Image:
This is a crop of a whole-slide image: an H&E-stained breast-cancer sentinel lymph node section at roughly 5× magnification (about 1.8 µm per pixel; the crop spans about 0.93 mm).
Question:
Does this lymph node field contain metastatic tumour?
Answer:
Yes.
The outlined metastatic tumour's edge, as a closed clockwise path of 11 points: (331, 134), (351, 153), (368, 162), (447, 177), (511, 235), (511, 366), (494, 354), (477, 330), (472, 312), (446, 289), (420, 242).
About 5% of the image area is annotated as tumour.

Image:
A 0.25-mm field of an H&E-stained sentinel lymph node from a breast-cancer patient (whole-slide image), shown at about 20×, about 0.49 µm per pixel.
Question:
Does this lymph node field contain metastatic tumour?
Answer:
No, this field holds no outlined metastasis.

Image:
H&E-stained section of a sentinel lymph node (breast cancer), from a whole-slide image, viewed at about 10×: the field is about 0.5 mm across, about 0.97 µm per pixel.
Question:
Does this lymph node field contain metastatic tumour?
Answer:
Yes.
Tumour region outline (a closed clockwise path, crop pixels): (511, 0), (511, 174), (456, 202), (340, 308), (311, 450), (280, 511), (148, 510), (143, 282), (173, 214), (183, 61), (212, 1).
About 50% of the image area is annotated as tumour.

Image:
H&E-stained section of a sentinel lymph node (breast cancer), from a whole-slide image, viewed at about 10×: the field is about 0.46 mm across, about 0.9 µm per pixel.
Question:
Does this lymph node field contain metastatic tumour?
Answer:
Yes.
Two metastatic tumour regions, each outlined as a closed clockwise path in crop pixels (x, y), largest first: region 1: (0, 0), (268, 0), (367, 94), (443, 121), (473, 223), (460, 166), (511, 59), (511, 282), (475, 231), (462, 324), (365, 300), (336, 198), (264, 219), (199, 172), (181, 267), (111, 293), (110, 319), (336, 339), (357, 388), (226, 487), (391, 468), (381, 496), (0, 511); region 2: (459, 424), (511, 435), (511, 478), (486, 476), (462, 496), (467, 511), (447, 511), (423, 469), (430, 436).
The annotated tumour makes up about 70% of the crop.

————————

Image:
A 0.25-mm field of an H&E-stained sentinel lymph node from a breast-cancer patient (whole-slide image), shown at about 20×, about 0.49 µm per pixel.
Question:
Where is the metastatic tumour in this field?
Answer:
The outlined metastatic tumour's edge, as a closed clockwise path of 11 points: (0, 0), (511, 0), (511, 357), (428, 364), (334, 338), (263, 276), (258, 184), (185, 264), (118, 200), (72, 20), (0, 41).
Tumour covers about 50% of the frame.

————————

## EXERCISE OBJECTIVE:
State, as a number only, how many lines in the entries include "annotated".

## ANSWER TO THE EXERCISE:
3